3. The method for scheduling a subject term search crawler based on a combined prediction method according to claim 2, wherein: in the step 2, the method further includes the following steps:

step 23, removing stop words, and removing the stop words in the words segmented in the step 22;

and step 24, converting the text data into a multidimensional vector formed by the characteristic word weights by using a vector space model.

4. The method for scheduling a subject term search crawler based on a combined prediction method according to claim 2, wherein: in the step 2, the method further includes the following steps:

and (3) adopting a cluster analysis method to separate each data into clusters, combining the data with highest similarity according to a similarity measurement standard, sequentially combining the data into clusters according to the sequence of the data with high similarity, reducing the similarity among the clusters along with the combination of the clusters until reaching a similarity threshold value, calling each cluster as a theme, and storing the feature words contained in each theme as the theme words into a database to form a theme word database.

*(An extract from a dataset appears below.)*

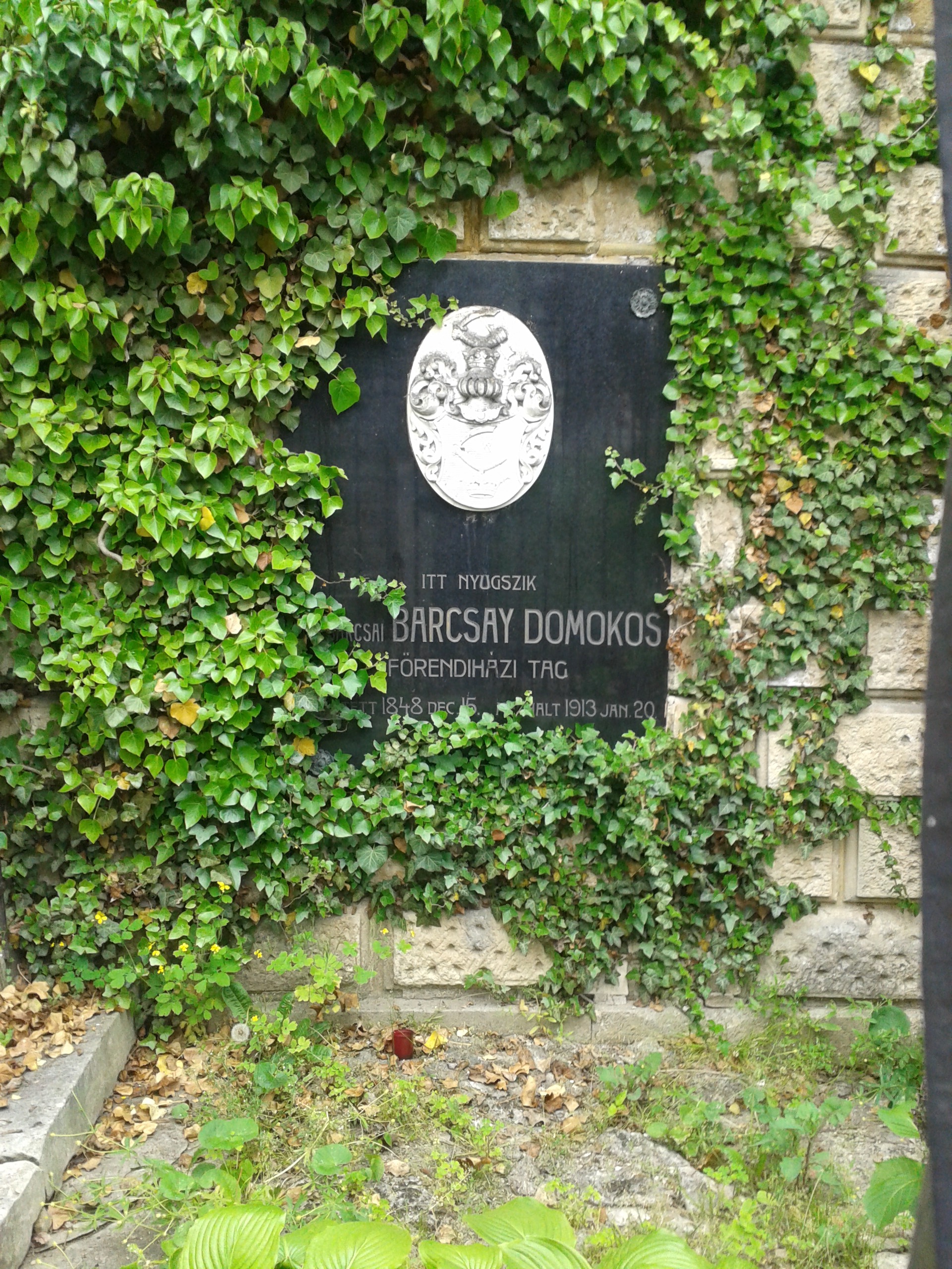 Cimitirul Central "Hajongard" Cluj Napoca Mormântul lui Barcsay Domokos.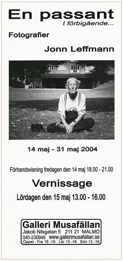 En passant vernissagekort 2004.

5. The method for scheduling a subject term search crawler based on a combined prediction method according to claim 2, wherein: in the step 5, the combined prediction algorithm includes an exponential smoothing method, a back propagation neural network and an entropy value method, the prediction heat value of the subject is calculated by using the exponential smoothing method and the back propagation neural network respectively, and then a weight is given to the calculation result of the prediction heat value of the subject by using the exponential smoothing method and the back propagation neural network according to the entropy value method, so as to obtain the combined prediction heat value of the subject.

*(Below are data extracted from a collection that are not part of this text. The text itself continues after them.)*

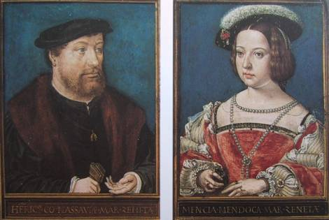 Heinrich III. (Nassau) (1483-1538) und seine dritte Ehefrau Mencia de Mendoza (1508-1554)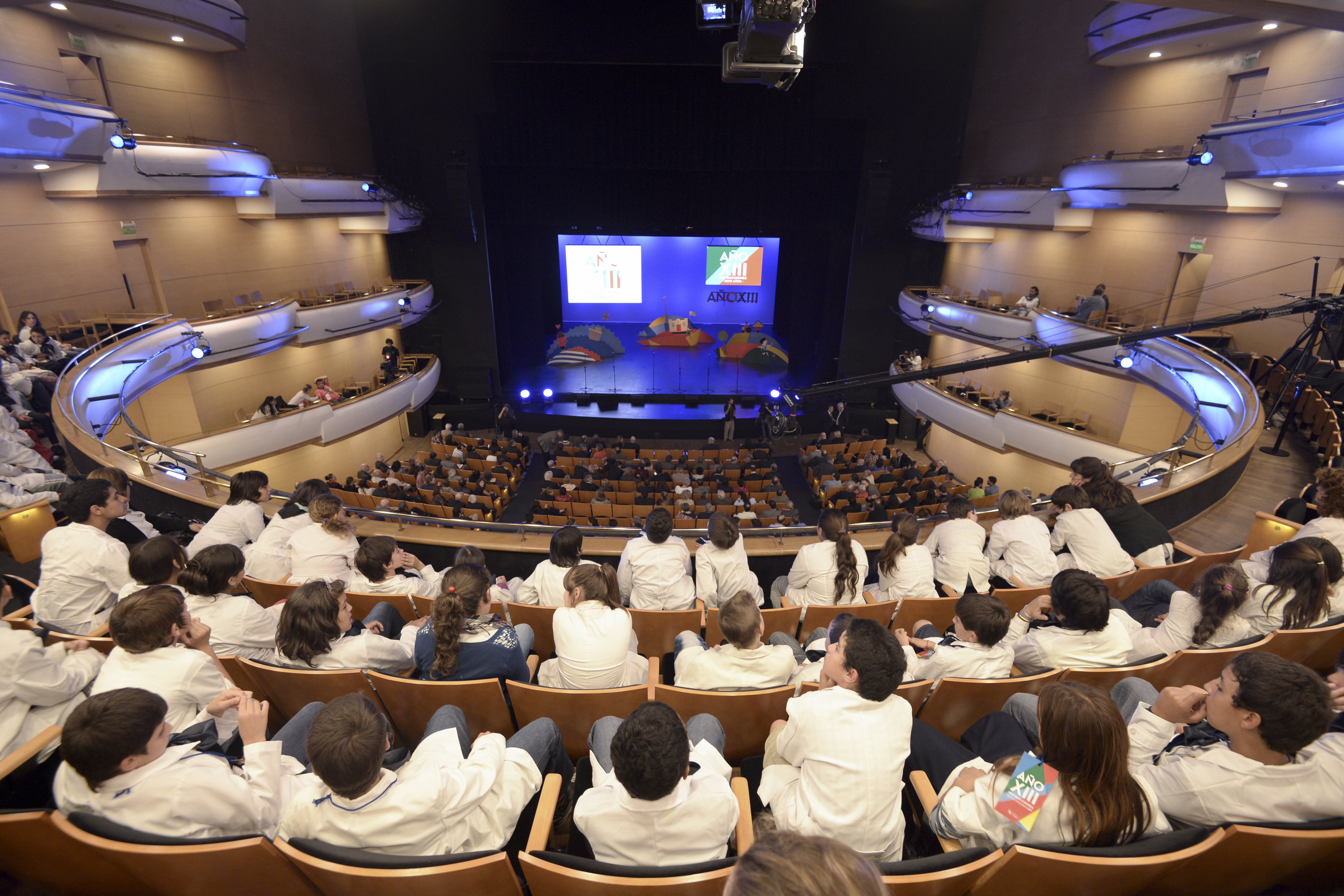 El 3 de abril del año 2011 se realizó en Uruguay, la Ceremonia de Apertura de los Festejos del Año XIII. Dicho evento estuvo enmarcado en las actividades conmemorativas del Bicentenario de Uruguay, las cuales tuvieron lugar durante ese año. En a ceremonia, que tuvo lugar en Montevideo, participaron mas de 500 niños de 19 escuelas de todo el país. La fotografía fue tomada por Pablo Rivara para la Secretaría del Bicentenario, dependiente de la Comisión del Bicentenario, la cual está conformada por autoridades de todos los partidos políticos, de diferentes Ministerios y organismos públicos de Uruguay. Mail: Web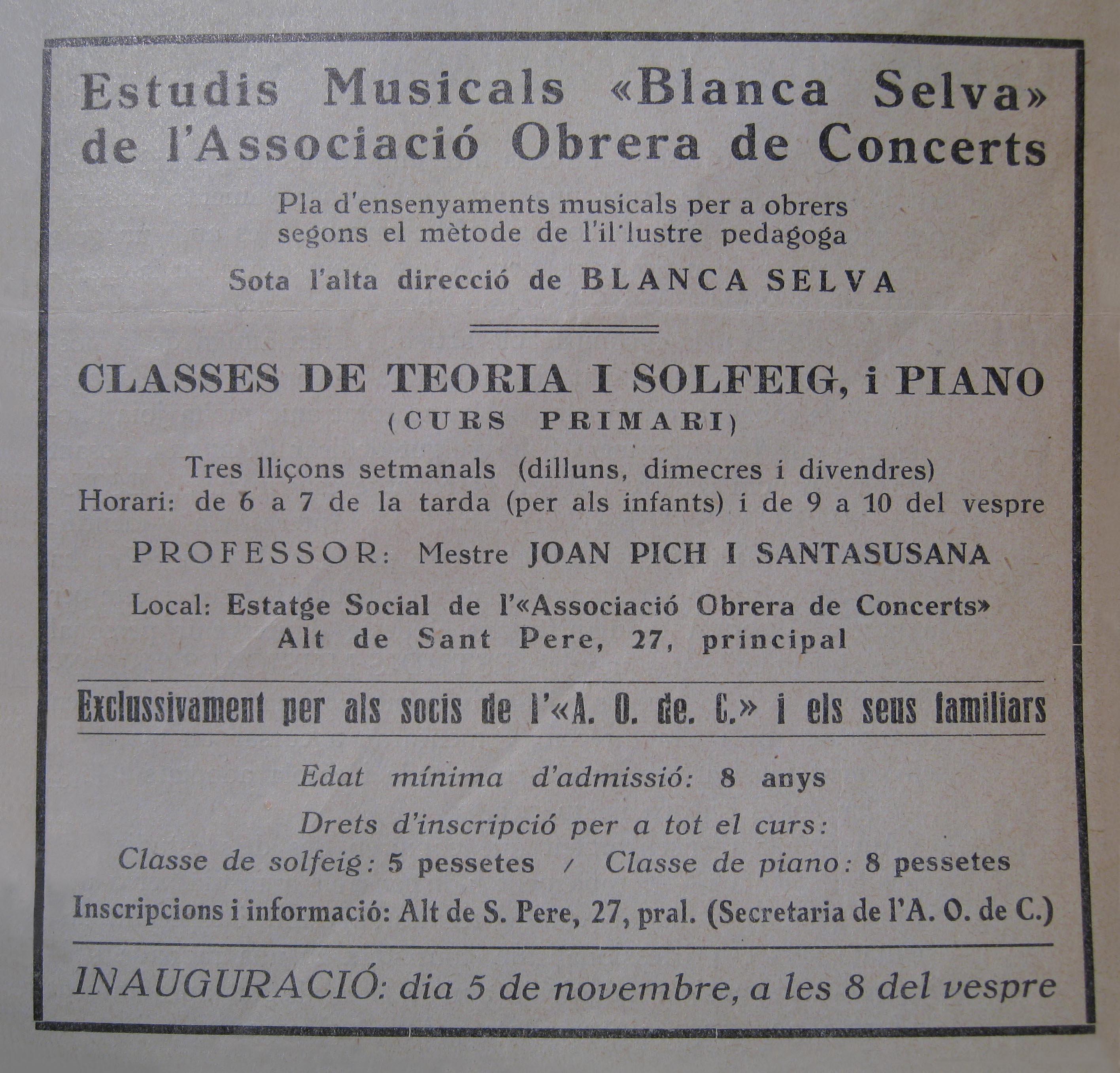 Fotografia d'un anunci dels Estudis Musicals Blanca Selva publicat al Noticiari de l'Associació Obrera de Concerts corresponent a l'octubre de 1934

6. The method for scheduling a subject term search crawler based on a combined prediction method according to claim 5, wherein: the index smoothing method adopts a secondary index smoothing method to obtain a predicted heat value.

7. The method for scheduling a subject term search crawler based on a combined prediction method according to claim 5, wherein: the back propagation neural network continuously restores the network weight and the threshold value to enable the error function to drop along the negative gradient direction through training of sample data, the error function is enabled to be continuously reduced to the threshold value or reach the preset iteration times, the weights of the input layer and the output layer are obtained, and finally the early-stage true value is input into the trained back propagation neural network to obtain the predicted heat value.

8. The method for scheduling a subject term search crawler based on a combined prediction method according to claim 5, wherein: the entropy method determines index weight according to the entropy provided by each index observation value, and obtains the discrete degree of two groups of prediction heat values according to the entropy, so that corresponding weight is given to the two prediction heat values and the two prediction heat values are summed.

9. The method for scheduling a subject term search crawler based on a combined prediction method according to claim 5, wherein: in the step 7, a multi-process method is adopted to distribute the CPU of the crawler, the updated weight value of the crawler corresponding to each subject word in the subject word database is given according to the predicted heat value, and the server adjusts the CPU upper limit value and the process starting number of the crawler corresponding to each subject word according to the weight value.